![]() |
Dans la solitude des champs de coton
Bernard Maria Koltès
( Les Editions de Minuit 1986) |
La pièce commence par un malentendu, qui ne sera pas dissipé, entre "dealer" et « client » ( désignation de l’auteur que le second personnage ne semble pas accepter…)
L’un (le dealer) veut croire, ou faire croire que la présence de l'autre dans la rue à cette heure tardive est en soi l'aveu d'un désir. | |
L’autre (qui ne veut pas passer pour un client) revendique l'ingéniosité de son trajet nocturne : la liberté de passer simplement par là, et d'aller plus loin sans égard à ce que d'autres peuvent proposer. |
Le regard plein de sous-entendus du dealer est vécue par le promeneur comme une souillure :" sachez que ce qui me répugne le plus au monde c’est le regard de celui qui vous présume plein de plaisirs illicites et familier d'en avoir."
C'est l'occasion de superbes mises au point sur le regard.
Page 22 : " Si toutefois je l’ai fait, sachez que j'aurai désiré ne pas vous avoir regardé.
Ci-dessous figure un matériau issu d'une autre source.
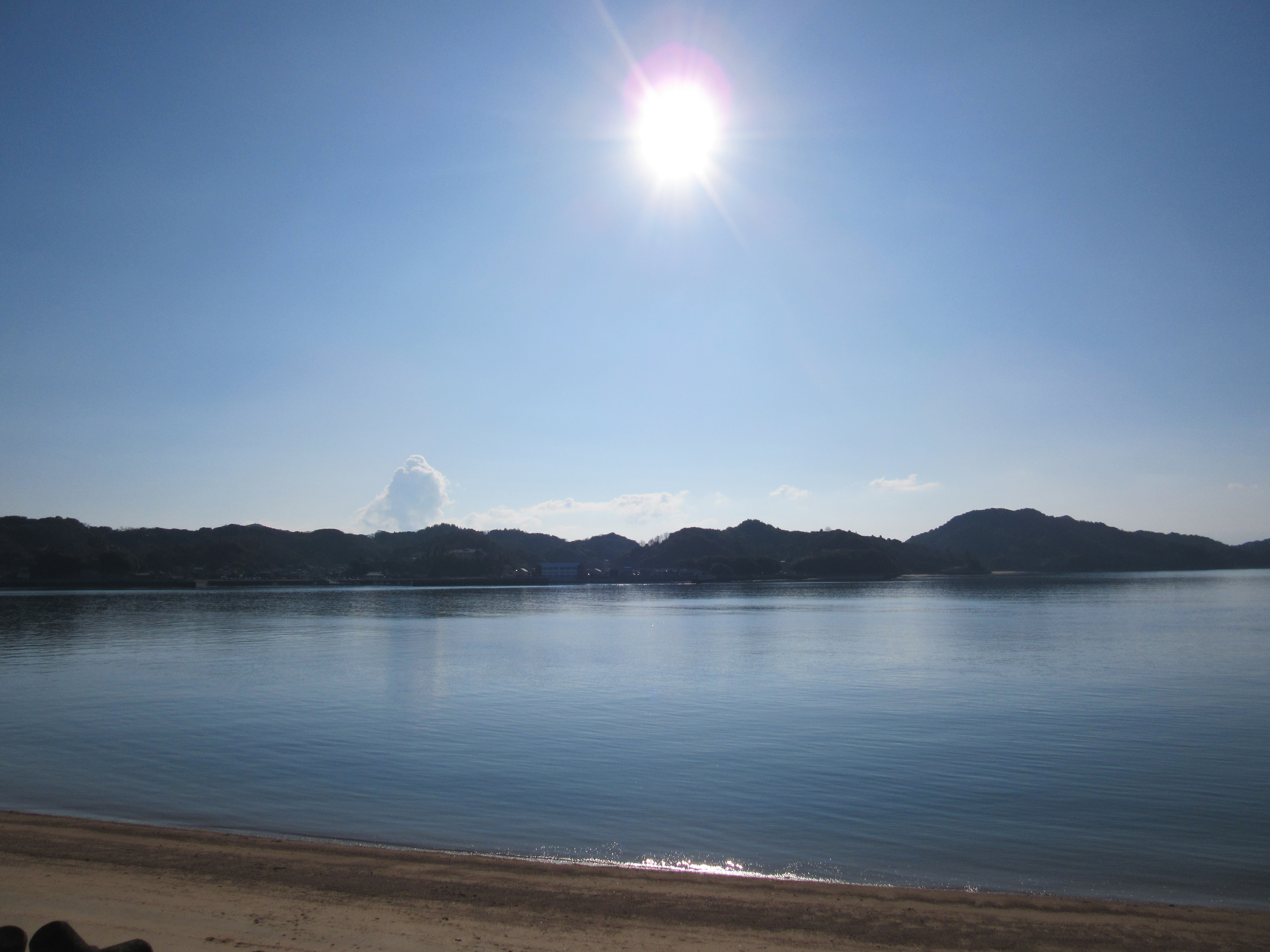 佐島全景。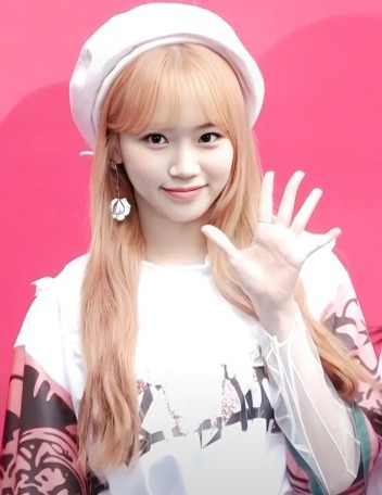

Le regard se promène et se pose et croit être en terrain neutre et libre, comme une abeille dans un champ de fleurs, comme le museau d'une vache dans l'espace clôturé d'une prairie. Mais que faire de son regard? Regarder vers le ciel me rend nostalgique et fixer le sol m’attriste…;[regarder derrière soi n'est pas plus satisfaisant]... Alors il faut bien regarder devant soi à sa hauteur… » On finit toujours fatalement par tomber sur quelqu’un…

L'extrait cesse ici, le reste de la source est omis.